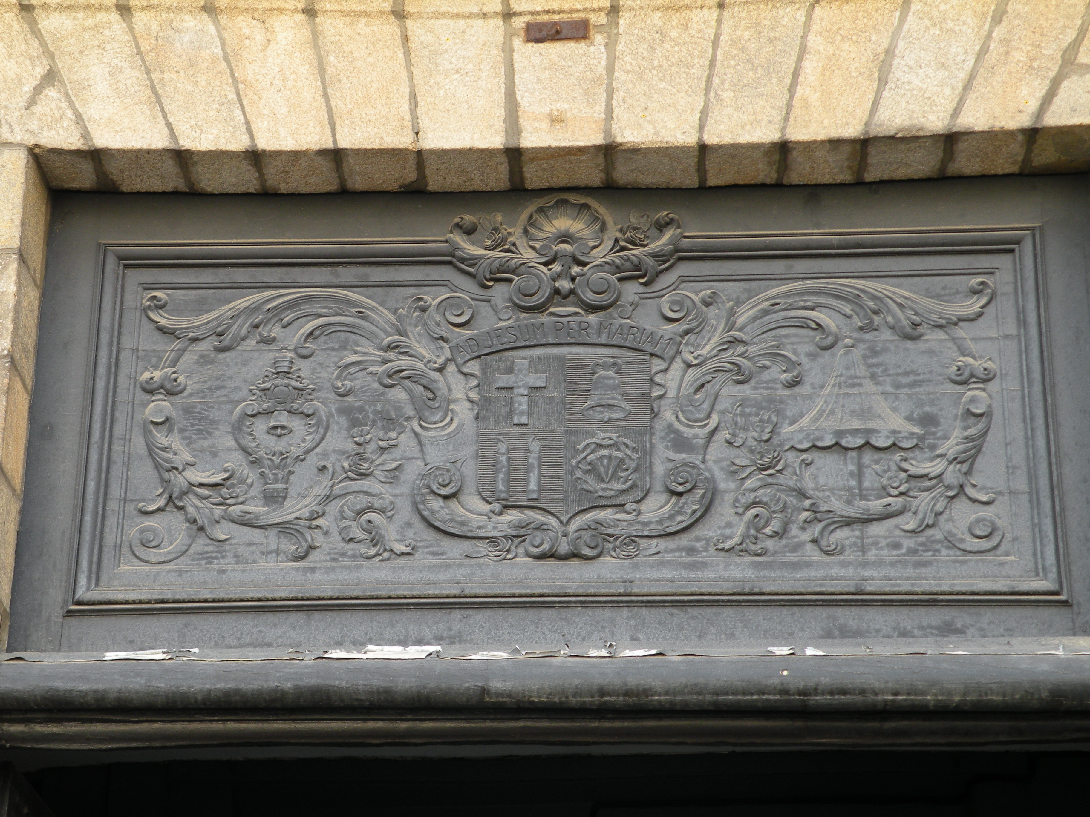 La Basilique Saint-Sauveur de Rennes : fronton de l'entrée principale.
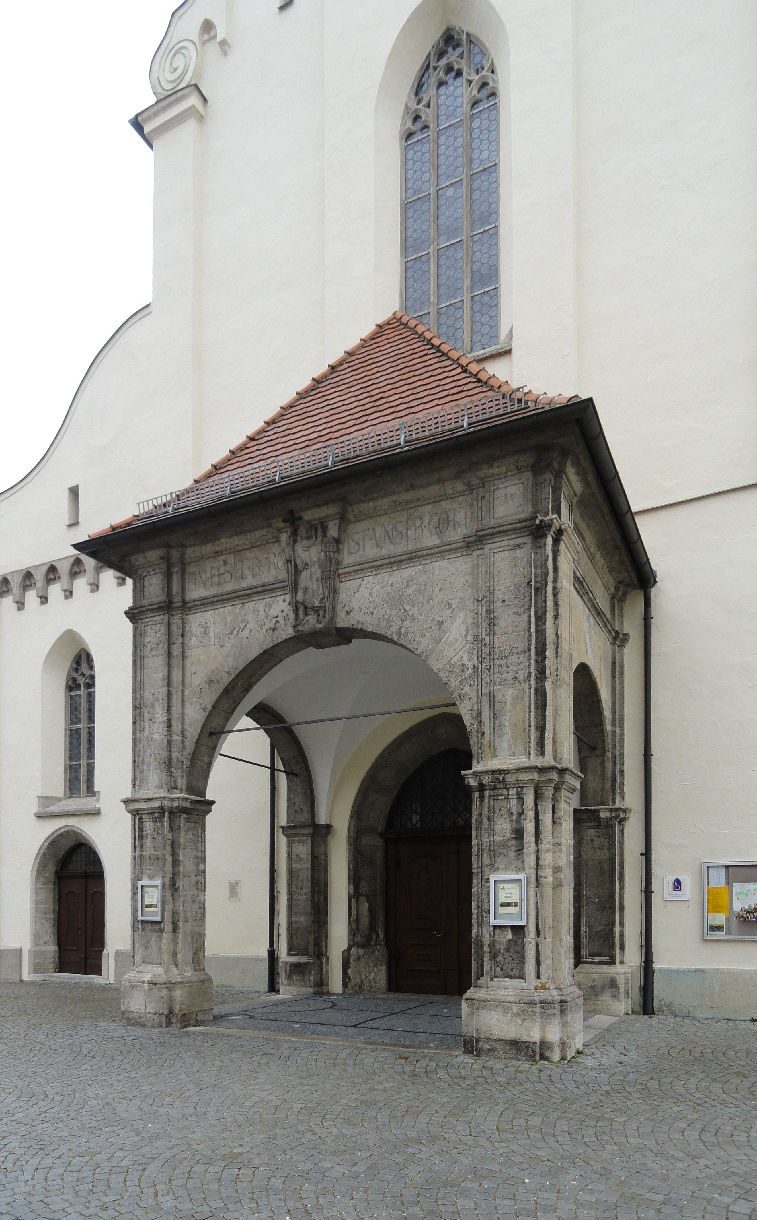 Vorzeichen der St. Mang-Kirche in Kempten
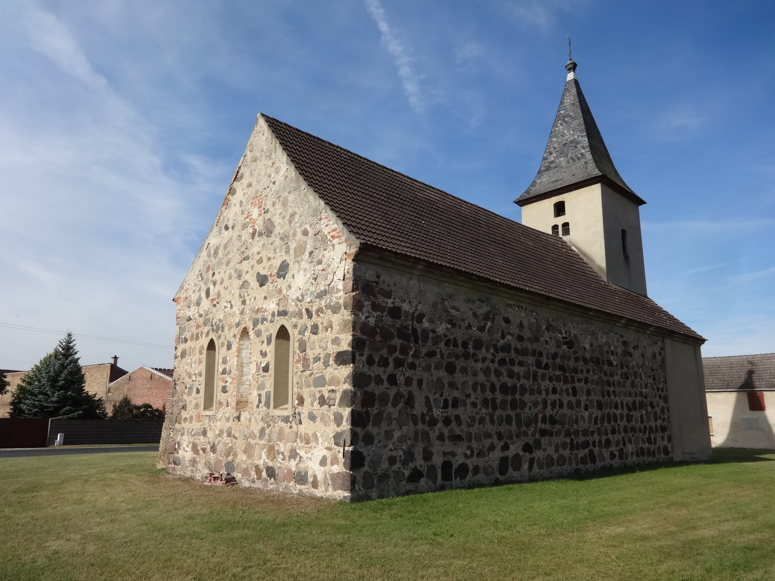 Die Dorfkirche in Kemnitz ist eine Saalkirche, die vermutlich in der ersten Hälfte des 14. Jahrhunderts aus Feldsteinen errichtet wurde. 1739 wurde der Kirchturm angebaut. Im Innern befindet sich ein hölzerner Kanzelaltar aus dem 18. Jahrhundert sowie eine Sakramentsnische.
----
* [Exercise] The images are to be left out; every line above should be set down exactly.

* [Result]
 La Basilique Saint-Sauveur de Rennes : fronton de l'entrée principale.
 Vorzeichen der St. Mang-Kirche in Kempten
 Die Dorfkirche in Kemnitz ist eine Saalkirche, die vermutlich in der ersten Hälfte des 14. Jahrhunderts aus Feldsteinen errichtet wurde. 1739 wurde der Kirchturm angebaut. Im Innern befindet sich ein hölzerner Kanzelaltar aus dem 18. Jahrhundert sowie eine Sakramentsnische.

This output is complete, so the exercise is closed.